Es war in diesem Jahr bereits mindestens das achte und neunte Mal, daß die US-Regierung bewaffnete Drohnen für Mordaktionen im Jemen einsetzte. Im Dezember 2013 waren beim »versehentlichen« Angriff unbemannter US-amerikanischer Flugkörper auf eine Hochzeitsgesellschaft im Jemen zahlreiche Menschen getötet worden.

* Aus: junge Welt, Dienstag 22. April 2014


Gewohnheitslügner

Tote durch US-Drohnen im Jemen

Von Knut Mellenthin **


Wie oft hat die US-Regierung in den letzten zehn Jahren Ziele in Pakistan, Afghanistan, im Jemen, in Somalia und einigen weiteren Ländern mit bewaffneten Drohnen angreifen lassen? Mindestens 500-, wahrscheinlich sogar über 600mal. Diese Zahlen wurden von verschiedenen Gruppen aufgrund eigener Recherchen ermittelt. Die US-Regierung hüllt sich, was diese Frage angeht, in absolutes Schweigen. Sie äußert sich weder zu Gründen noch zu Folgen einzelner Einsätze, bestätigt nicht einmal deren Stattfinden.

Wie viele Menschen wurden bei diesen Angriffen getötet? Von der US-Regierung ist darüber keine Auskunft zu bekommen. Unabhängige Beobachter schätzen die Zahl der Todesopfer allein durch die völkerrechtswidrigen Militärschläge gegen Ziele in Pakistan auf 2300 bis 3700. Unter den getöteten Pakistanis waren diesen Untersuchungen zufolge zwischen 416 und 957 »Zivilisten«. Mindestens 168 von ihnen, vielleicht sogar über 200, waren Kinder.

Wenn US-Präsident Barack Obama ausnahmsweise zu diesem Thema das Wort ergreift – in seiner gesamten bisherigen Amtszeit nur zwei-, höchstens dreimal –, dann nicht etwa, um über Tatsachen zu reden und Informationen zu geben, sondern nur um die Öffentlichkeit zu täuschen. Am 23. Mai 2013 versprach Obama in der National Defense University neue, sehr viel striktere Richtlinien für die Durchführung bewaffneter Drohneneinsätze. Angegriffen werden dürften überhaupt nur Personen, die eine große direkte Gefahr für die USA darstellen, und selbst das nur, wenn keine andere Abhilfe möglich sei. Außerdem müsse mit an Sicherheit grenzender Wahrscheinlichkeit die Gefährdung unbeteiligter Personen ausgeschlossen sein.
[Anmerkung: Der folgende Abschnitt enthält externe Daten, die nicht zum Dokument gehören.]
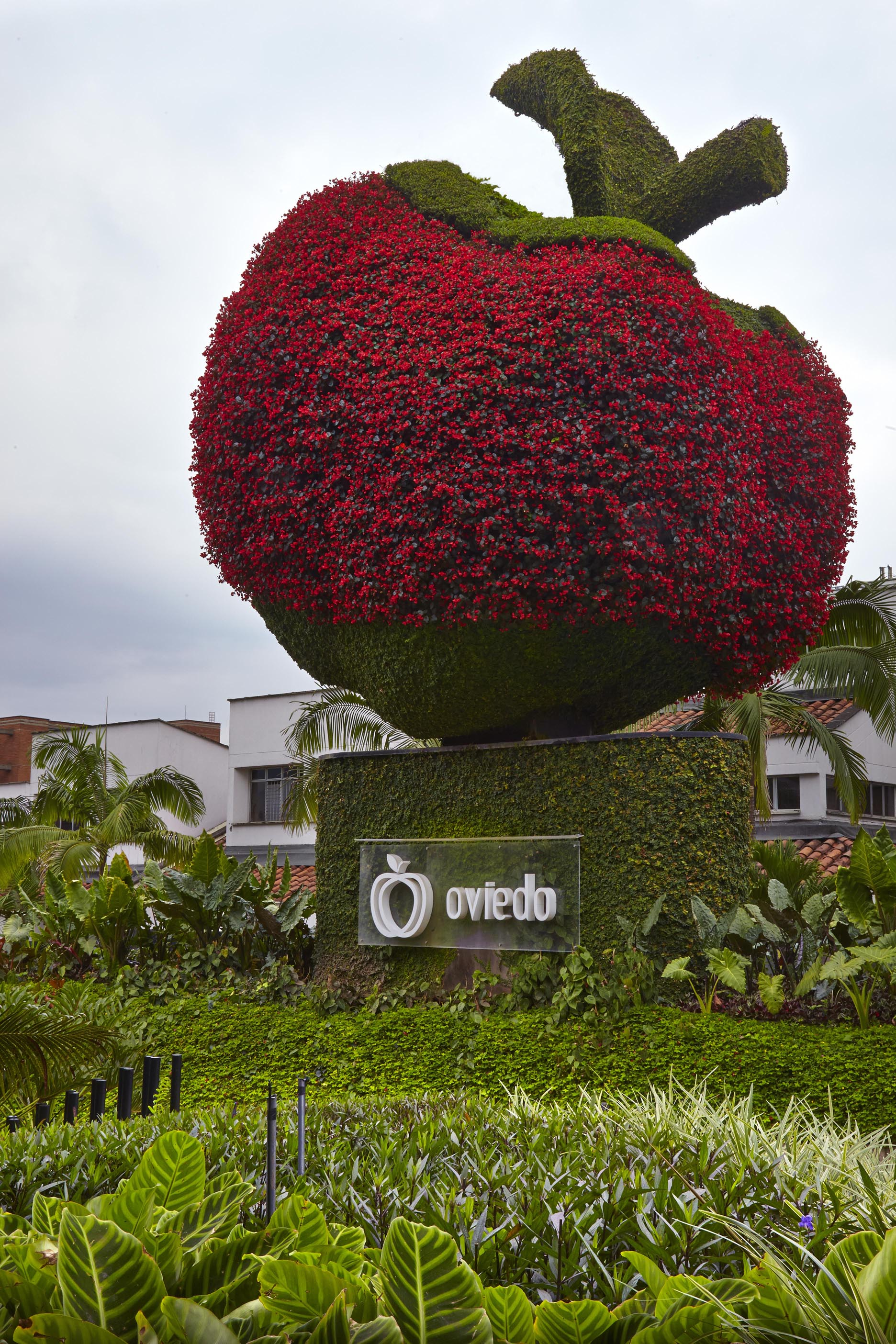 manzana roja

Da die US-Regierung grundsätzlich keine Informationen über ihre Drohneneinsätze preisgibt, ist es von vornherein absolut unmöglich, Obamas Worte zu diesem Thema sachlich zu überprüfen. Das wenige, was sich wirklich beweisen läßt, stellt ihn jedoch als Lügner bloß. Über die Ostertage ließ der US-Präsident im Jemen bis zu 40 Menschen töten. Es ist zu bezweifeln, daß auch nur ein einziger von ihnen eine große und direkte Gefahr für die USA darstellte. Im Gegenteil dürfte das für die 40 Opfer – überwiegend Stammesrebellen, die noch nie im Leben ihre Heimatregion verlassen hatten – ganz sicher nicht gegolten haben. Beim Angriff der Drohnen mit Hellfire-Raketen auf einen mit Rebellen besetzten LKW wurde außerdem in Kauf genommen, daß sich ganz in der Nähe weitere Fahrzeuge mit Unbeteiligten auf der Straße befanden. Mindestens drei, vermutlich sogar fünf von ihnen wurden getötet.

Im Dezember 2013 massakrierten Hellfire-Raketen der USA eine jemenitische Hochzeitsgesellschaft, es gab nur wenige Überlebende. Daß die Feiernden sich in einem Autokonvoi bewegten, reichte in Verbindung mit nicht überprüften falschen Informationen offenbar für den Mordbefehl aus. Lehren scheint Obama daraus nicht ziehen zu wollen.